Не дожидаясь, пока кто-нибудь что-нибудь скажет, Генгенбах взял автомат, планшет и, подойдя к двери, плечом открыл ее. Колмайс сунул в карман таблицу позывных и повесил на плечо легкий пулемет.
Первым из окопа вылез Мюнхоф — осторожно, почти со страхом. Капитан пытался протиснуться в дверь бункера со своим чемоданом и тихо ворчал, что ему никто не помогает.
— Если вы не замолчите, вам придется идти одному, — оборвал его Генгенбах, шедший за связистами, которые уже вышли на тропинку.
Моросил дождь, дул легкий ветерок, шевеля кустарник. Обер-лейтенант невольно подумал о том, что человек, живущий в тайге и степях, видимо, быстро привыкает к темноте. Ночь повсюду принадлежит партизанам.
Вскоре они вышли на дорогу, которая шла параллельно побережью. Шли осторожно, тихо. Неожиданно капитан Мюллер зашумел чем-то, и пулемет противника открыл огонь длинными очередями.
Бегом перебежали шоссе. Впопыхах Мюллер уронил свой чемодан. Пришлось завести всех в окоп.
— Господа, совсем немного осталось до позиции моей батареи. Прошу прощения, господин Генгенбах, нашей батареи. Сейчас я вас сам поведу.
Сердце билось у Генгенбаха где-то в горле. Еще несколько сот метров, и он будет среди своих подчиненных, у себя на батарее, среди своих людей! И ему снова стало жаль, что он не имел достаточно времени, чтобы по настоящему узнать их всех.
Капитан побежал так, будто опаздывал, и пробежал шагов пятьдесят.
У обер-лейтенанта вдруг заныло под ложечкой.
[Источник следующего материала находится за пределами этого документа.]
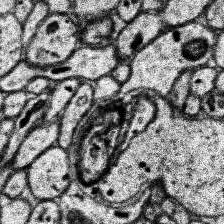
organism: Human
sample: Temporal Lobe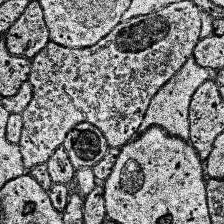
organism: Human
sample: Temporal Lobe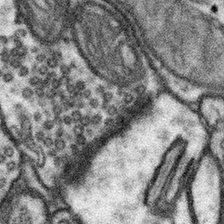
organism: Mouse
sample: Somatosensory cortex neuropil

Казалось, сама боль хотела предупредить его об опасности. Он дернул трясущегося от страха Мюнхофа за китель и шепнул:
— Стой!
— Эй, друзья! Это мы! — вдруг громко победным голосом закричал капитан.
И в тот же миг черное небо перечеркнула желтая осветительная ракета. Не успел капитан Мюллер упасть на землю, как его грудь прошило сразу несколько пуль.
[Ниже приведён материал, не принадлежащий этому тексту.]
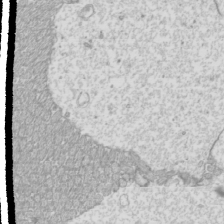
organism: Mouse
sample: Cilia; mouse epididymis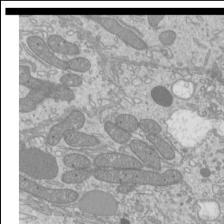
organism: Mouse
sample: Cilia; mouse epididymis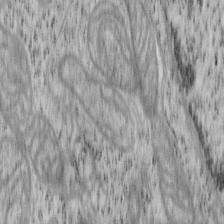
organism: Human
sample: HeLa cells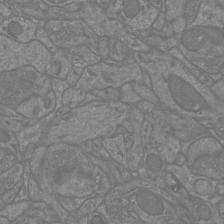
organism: Mouse
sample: Cortical neurons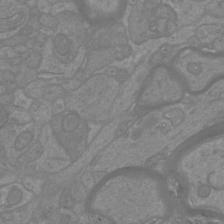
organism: Mouse
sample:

Послышалась английская брань.
Обер-лейтенант не хотел рисковать попусту. Противника он не видел, а только слышал, к тому же он нес ответственность за жизнь двоих своих солдат, которые были чуть моложе его самого, зато он обладал гораздо большим фронтовым опытом, чем они. Генгенбах в душе поклялся во что бы то ни стало вывести и Мюнхофа и Колмайса из опасной зоны, но не знал, ради чего и как должен это сделать. Ответить себе на эти вопросы Генгенбах не мог.
Когда спустя час обер-лейтенант Генгенбах вместе с Колмайсом и Мюнхофом оказался в расположении 21-й танковой дивизии, он узнал, что вечером в половине десятого противник овладел Бенувилем.
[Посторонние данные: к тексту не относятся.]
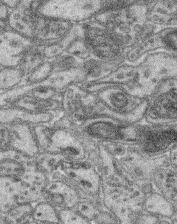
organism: Mouse
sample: Retina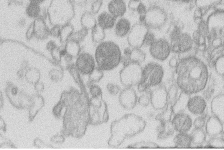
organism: Human
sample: Macrophage cells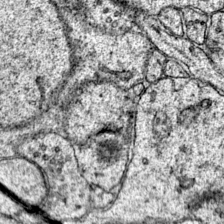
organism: Mouse
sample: Primary visual cortex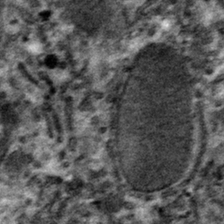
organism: Mouse
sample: Mouse hepatocytes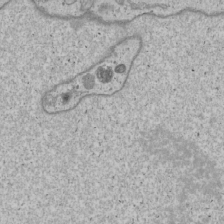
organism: Human
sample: Mitochondria in U2OS cells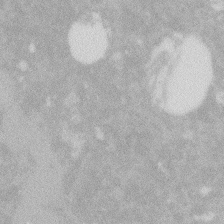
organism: Zebrafish
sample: Macrophage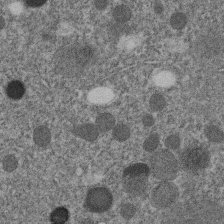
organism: C. elegans
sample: C. elegans embryo early stage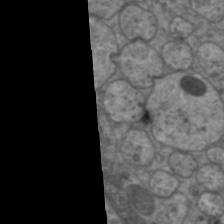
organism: C. elegans
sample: Pharynx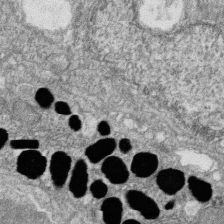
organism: Zebrafish
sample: Cilia; retinal pigment epithelium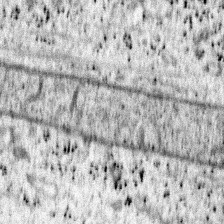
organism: Human
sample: HeLa cells

«Куда же делся майор Пфайлер? Где находится обер-лейтенант Клазен? Где мои артиллеристы с ОП и как они могли бросить свои орудия? А Блетерман? Капитан Мюллер убит. Я до смерти устал. Столько событий, и все в первую ночь вторжения!»
Книга вторая
ФАЛЕЗСКИЙ МЕШОК
Двадцатипятилетие Людвига Эйзельта совпало с вступлением гитлеровских войск в Австрию. Восторгам молодого пианиста не было конца, это явилось как бы наградой за его сотрудничество с СА, о чем никто ничего не знал. Тогда он убежденно верил в то, что его идеалам суждено сбыться. Правда, как человек чувствительный, он никак не мог избавиться от неприятного привкуса, который появился у него с 1934 года, после того как аферист Дольфус цинично и во всеуслышание провозгласил свой принцип легального захвата власти. Выстрелы, раздавшиеся на площади Балхаузплац, были восприняты им как начало путча, как проявление коварства и не соответствовали его мечте о присоединении Австрии к рейху.